“Mijnheer, uw kind is weg!” riep ik. De twee verkoopsters en drie andere klanten keken mij verbaasd aan en de papa kwam precies van een andere planeet en reageerde niet. Ik liep onmiddellijk naar buiten en zag een vijftig meter verder een andere klant duwen aan de kinderwagen.
Ik stapte terug naar binnen en verontschuldigde mij tegen de man die ik voor papa aanzien had. Toen zag ik dat hij amper 20 was.
Hoe is het zo ver kunnen komen?
Mijn oudste kinderen zijn geboren in het prè-Dutroux tijdperk. Je liet je kind al eens buiten staan in de kinderwagen bij de bakker. Mensen vertrouwden elkaar en je vertrouwde mensen met je kinderen. Midden augustus 1996 luisterde ik aan zee naar het radionieuws. Ik was beginnend zwanger en het risico op een miskraam was groot. Twee meisjes waren ontvoerd en gelukkig levend uit de kelder gehaald. Onze kinderen waren niet meer veilig. En ook al had ik beloofd om plat te liggen en te rusten, ik ging licht in paniek op zoek naar mijn oudste kinderen die samen op de dijk naar een optreden keken of alleen aan het strand speelden, zoals ze dat zo vaak deden. Ze waren immers 11 en 14.
Plots waren er geen zekerheden meer.
Toen mijn jongste een jaartje oud was, nam ik haar mee naar de supermarkt. Zij zit op de kop van de kar die ik vul met gerief van rondom mij en iets verder weg. Plots zie ik dat ze uit de kar kruipt. Ik storm er naartoe en zeg haar, misschien iets te luid, dat ze in de kar moet blijven. Een jonge, superverantwoorde papa komt naar me toe en zegt heel dwingend: “Mevrouw, je moet niet kwaad zijn op dat kind, jij moet bij de kar blijven, zodat ze niet kan vallen.” Ik was bijna 40 en werd terecht gewezen door een snotneus die mij had waar hij mij moest hebben; perplex aan de grond genageld met een pak schuldgevoelens. Dit moment is voor mij de echte start van het post-Dutrouxtijdperk. We mogen niets aan het toeval overlaten, we beschermen onze kinderen altijd en overal, ook in een warenhuis. Enkele jaren later liet mijn dochter zichzelf “just for fun” afroepen in de Colruyt: “Anna wacht op haar mama aan de kassa”. Ik ging haar ophalen. Met schaamrood op mijn wangen wurmde ik mij door de lange rij aan de kassa en ik voelde mij de meest onverantwoorde moeder. Ik wachtte tot we in de auto zaten om haar een standje te geven.

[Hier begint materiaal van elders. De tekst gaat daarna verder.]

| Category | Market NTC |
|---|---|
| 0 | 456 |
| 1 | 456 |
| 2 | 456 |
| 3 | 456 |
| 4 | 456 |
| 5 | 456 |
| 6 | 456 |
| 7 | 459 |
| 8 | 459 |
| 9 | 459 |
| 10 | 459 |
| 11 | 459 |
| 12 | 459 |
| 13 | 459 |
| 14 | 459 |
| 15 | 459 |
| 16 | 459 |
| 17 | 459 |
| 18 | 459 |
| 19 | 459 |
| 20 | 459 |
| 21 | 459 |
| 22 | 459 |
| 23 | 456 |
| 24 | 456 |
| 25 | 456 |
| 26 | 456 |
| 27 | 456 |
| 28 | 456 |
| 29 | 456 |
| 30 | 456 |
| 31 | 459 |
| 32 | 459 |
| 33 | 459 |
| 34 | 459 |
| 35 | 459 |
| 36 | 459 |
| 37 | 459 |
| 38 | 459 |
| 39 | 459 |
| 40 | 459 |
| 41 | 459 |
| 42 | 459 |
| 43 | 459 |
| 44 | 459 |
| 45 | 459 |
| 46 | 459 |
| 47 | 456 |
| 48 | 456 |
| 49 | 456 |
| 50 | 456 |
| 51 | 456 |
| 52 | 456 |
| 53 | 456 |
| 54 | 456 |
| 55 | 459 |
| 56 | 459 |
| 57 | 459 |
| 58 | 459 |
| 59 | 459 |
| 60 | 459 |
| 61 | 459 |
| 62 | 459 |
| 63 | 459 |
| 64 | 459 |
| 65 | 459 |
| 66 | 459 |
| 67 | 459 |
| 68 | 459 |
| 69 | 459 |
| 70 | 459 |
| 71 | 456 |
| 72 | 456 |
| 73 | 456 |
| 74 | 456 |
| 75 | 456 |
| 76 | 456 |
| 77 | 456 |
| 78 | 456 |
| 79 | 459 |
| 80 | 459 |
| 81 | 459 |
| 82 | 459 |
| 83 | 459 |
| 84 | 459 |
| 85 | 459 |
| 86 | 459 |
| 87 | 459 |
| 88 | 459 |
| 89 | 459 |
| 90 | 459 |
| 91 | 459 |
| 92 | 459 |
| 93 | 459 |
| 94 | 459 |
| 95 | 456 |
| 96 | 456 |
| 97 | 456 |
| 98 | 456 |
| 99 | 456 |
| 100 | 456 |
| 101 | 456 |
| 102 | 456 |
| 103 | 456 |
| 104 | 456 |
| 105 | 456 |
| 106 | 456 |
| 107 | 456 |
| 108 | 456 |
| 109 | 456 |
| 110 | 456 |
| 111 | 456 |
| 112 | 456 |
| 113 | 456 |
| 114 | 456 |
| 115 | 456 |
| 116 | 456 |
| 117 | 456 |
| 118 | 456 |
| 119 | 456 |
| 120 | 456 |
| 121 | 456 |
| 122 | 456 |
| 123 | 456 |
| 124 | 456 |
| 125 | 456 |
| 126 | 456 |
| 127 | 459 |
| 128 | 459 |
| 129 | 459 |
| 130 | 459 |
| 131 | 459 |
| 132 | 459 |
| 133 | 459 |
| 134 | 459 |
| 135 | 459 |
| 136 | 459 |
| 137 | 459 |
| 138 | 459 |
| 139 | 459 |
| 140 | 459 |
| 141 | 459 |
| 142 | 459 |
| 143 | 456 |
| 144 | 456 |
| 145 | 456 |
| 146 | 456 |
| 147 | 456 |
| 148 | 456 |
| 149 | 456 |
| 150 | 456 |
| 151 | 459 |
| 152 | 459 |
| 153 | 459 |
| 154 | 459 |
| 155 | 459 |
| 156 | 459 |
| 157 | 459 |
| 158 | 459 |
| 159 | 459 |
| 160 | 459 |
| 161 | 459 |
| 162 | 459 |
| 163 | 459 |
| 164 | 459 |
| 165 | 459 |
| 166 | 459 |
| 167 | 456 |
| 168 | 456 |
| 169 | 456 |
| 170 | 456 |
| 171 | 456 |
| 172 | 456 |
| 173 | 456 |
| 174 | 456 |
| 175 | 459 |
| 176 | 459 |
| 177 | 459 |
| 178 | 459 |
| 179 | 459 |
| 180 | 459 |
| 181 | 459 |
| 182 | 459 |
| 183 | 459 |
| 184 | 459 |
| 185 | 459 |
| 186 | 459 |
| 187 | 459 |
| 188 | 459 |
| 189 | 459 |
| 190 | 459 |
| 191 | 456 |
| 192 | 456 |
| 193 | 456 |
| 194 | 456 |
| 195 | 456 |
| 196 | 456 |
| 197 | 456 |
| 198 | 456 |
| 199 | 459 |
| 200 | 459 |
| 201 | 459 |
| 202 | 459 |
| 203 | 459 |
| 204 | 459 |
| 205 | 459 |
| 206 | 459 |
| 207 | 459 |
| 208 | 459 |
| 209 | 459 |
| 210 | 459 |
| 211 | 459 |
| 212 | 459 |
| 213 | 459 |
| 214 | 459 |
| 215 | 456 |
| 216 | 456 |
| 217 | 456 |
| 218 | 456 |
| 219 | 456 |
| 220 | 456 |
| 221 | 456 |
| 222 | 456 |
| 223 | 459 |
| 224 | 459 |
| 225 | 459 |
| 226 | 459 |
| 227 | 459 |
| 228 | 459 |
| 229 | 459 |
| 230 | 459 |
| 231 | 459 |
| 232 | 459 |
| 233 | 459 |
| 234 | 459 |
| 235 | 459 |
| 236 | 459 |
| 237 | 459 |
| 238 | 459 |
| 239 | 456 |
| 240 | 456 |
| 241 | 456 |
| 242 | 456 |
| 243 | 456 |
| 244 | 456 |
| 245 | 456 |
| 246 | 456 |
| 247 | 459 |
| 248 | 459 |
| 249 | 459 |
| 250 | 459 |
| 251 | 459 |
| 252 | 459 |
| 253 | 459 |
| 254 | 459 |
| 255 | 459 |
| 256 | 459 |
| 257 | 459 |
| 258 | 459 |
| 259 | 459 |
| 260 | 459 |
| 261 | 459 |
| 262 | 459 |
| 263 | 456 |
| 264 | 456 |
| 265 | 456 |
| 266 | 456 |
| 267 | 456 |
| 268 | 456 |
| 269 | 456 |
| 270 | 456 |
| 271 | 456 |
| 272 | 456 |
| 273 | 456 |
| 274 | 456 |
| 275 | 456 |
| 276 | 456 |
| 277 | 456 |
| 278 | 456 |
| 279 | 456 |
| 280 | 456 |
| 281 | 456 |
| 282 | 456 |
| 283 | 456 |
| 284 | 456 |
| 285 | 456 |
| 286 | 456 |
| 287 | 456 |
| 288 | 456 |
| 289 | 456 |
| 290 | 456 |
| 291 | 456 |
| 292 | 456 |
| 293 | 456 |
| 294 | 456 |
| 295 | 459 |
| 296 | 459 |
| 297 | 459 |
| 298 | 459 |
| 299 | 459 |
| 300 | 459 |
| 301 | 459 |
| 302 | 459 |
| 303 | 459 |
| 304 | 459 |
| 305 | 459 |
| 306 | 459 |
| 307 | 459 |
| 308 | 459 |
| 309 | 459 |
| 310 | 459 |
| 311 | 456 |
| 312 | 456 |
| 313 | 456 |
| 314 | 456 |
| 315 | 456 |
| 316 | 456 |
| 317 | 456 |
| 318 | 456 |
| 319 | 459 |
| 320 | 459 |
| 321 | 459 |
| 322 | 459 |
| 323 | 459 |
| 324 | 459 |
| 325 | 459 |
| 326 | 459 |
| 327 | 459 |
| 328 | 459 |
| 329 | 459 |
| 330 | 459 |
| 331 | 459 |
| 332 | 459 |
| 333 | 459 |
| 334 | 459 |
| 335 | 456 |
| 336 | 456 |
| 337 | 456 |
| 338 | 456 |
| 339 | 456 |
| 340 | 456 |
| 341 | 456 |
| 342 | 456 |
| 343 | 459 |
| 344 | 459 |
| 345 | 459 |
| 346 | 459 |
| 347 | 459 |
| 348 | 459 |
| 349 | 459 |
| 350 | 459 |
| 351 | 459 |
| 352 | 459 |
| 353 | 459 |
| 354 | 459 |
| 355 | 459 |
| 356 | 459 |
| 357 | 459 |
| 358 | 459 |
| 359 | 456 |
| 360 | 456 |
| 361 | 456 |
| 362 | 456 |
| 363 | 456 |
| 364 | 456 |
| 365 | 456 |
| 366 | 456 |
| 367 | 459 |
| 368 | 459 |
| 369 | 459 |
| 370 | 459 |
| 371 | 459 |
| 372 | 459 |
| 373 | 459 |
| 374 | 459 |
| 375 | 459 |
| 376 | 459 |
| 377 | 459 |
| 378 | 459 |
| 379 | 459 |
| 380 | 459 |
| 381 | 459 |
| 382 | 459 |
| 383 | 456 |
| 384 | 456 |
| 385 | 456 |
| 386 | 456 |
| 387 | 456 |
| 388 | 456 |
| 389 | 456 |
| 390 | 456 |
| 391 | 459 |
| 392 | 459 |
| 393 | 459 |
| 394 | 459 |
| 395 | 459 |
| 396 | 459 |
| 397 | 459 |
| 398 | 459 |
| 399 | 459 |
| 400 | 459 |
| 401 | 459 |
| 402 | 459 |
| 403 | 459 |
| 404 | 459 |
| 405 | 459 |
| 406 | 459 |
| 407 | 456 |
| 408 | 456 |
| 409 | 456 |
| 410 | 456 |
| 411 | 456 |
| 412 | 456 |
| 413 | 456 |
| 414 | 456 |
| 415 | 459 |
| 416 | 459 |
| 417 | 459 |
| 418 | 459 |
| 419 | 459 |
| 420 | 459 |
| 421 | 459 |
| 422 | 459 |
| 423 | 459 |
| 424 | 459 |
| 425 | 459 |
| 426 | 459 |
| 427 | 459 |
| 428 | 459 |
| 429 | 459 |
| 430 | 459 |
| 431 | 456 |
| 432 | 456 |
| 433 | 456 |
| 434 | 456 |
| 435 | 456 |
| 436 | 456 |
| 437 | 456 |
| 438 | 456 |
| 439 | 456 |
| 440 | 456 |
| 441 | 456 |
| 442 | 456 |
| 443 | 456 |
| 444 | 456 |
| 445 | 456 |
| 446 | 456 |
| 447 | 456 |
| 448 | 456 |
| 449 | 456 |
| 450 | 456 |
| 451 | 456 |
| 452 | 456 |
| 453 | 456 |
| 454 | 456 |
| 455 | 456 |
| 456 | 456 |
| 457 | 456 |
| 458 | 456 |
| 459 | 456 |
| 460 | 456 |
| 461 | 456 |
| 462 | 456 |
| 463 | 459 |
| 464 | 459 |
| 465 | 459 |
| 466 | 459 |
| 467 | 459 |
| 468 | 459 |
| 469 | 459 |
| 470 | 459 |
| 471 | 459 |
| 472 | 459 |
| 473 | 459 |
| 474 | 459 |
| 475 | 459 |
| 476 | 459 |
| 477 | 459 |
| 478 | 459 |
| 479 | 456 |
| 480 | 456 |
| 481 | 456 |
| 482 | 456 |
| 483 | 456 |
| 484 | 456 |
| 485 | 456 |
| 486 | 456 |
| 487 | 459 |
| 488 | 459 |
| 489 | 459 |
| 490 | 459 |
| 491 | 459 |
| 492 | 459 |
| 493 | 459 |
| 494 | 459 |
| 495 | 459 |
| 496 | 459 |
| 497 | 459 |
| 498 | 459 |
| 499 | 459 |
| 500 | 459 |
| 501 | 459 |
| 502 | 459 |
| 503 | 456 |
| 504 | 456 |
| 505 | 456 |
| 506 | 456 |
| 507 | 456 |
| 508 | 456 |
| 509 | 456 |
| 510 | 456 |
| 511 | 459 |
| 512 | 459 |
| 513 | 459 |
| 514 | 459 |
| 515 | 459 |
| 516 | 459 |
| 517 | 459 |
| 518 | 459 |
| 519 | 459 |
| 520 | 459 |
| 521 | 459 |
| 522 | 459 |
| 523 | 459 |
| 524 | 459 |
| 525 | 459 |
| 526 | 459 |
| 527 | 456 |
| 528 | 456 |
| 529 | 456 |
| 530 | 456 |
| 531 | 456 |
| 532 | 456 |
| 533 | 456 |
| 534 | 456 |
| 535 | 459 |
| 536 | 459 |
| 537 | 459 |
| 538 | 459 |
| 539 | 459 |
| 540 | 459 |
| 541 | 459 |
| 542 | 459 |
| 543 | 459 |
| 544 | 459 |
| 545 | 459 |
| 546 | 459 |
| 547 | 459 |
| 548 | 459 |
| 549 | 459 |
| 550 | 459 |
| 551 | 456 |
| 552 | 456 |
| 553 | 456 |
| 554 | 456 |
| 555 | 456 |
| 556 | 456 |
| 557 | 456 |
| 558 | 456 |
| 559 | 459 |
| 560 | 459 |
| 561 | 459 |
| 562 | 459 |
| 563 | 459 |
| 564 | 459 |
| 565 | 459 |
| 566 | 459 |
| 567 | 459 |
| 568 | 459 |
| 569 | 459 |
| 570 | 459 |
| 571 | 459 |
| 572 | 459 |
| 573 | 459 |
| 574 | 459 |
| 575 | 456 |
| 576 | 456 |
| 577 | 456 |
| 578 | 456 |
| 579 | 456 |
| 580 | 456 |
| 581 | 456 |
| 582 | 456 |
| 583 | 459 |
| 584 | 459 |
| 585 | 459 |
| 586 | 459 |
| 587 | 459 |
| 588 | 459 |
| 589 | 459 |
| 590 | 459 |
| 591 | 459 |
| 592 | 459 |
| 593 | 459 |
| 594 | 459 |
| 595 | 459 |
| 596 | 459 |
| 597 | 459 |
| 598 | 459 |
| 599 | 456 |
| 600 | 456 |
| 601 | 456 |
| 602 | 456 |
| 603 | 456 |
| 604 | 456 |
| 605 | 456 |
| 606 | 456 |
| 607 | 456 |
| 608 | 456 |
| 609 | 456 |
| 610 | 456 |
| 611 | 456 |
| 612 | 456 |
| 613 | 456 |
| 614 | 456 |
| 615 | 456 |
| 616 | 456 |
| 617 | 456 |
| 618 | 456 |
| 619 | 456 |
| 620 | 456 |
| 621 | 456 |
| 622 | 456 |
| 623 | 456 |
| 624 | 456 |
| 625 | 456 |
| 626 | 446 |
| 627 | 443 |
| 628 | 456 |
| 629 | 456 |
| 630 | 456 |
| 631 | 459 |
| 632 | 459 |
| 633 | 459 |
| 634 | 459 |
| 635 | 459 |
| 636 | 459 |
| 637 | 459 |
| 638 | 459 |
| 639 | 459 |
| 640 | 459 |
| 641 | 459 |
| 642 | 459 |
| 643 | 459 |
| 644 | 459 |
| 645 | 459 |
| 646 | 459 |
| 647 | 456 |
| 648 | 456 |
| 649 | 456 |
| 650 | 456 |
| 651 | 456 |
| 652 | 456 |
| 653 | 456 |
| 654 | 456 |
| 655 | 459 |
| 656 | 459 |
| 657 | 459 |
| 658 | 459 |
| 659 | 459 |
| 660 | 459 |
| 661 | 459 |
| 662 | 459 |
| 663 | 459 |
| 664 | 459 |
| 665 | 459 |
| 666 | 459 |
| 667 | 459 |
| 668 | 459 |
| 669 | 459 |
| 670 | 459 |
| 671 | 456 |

Dit alles leidde tot mijn -misschien impulsieve reactie- deze morgen in de bakkerij. Bij het binnengaan zag ik een vriendelijke jonge man praten met een kind van nauwelijks één jaar dat goed ingepakt buiten op de stoep in de kinderwagen zat. Enkel zijn oogjes waren zichtbaar. De papa, dacht ik. In de winkel stond hij naast mij maar hij keek niet om. Dus deed ik het. Ik hield de kinderwagen constant in de gaten en na een minimaal gesprek met de verkoopster, keek ik naar buiten en zag dat de kinderwagen weg was. De papa was zijn bestelling nog aan het afwerken en schrok zich een aap toen ik plots begon te roepen.
Terug binnen had ik geen rode wangen, die tijd is gelukkig voorbij. Ik heb enkel gezegd, als ervaringsdeskundige: “Het had gekund toch?”